> _WHAT TO DO_: This exercise asks for an exact copy of the lines from the one containing "sample: Optic medulla" through the final line of the material, with pictures omitted.

> _TASK INPUT_:
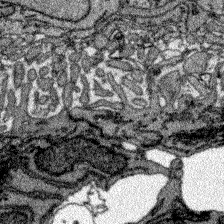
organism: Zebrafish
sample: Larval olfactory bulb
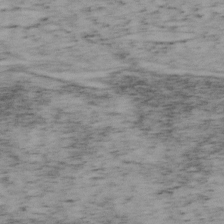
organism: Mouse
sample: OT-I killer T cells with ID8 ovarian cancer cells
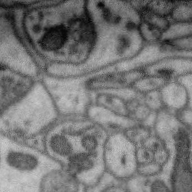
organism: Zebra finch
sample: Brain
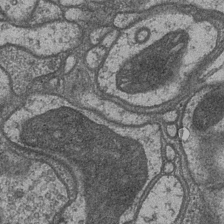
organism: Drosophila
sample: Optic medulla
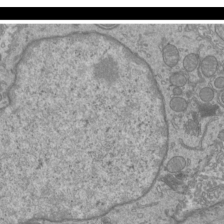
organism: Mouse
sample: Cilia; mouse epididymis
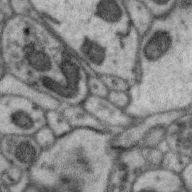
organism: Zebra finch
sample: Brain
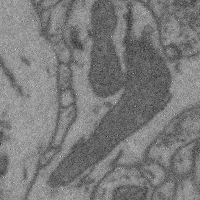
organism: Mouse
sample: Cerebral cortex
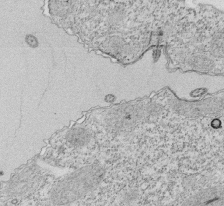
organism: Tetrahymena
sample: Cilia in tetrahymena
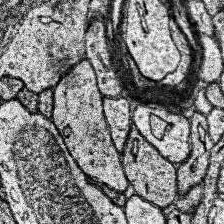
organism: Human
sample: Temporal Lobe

> _FINISHED TASK_:
sample: Optic medulla
organism: Mouse
sample: Cilia; mouse epididymis
organism: Zebra finch
sample: Brain
organism: Mouse
sample: Cerebral cortex
organism: Tetrahymena
sample: Cilia in tetrahymena
organism: Human
sample: Temporal Lobe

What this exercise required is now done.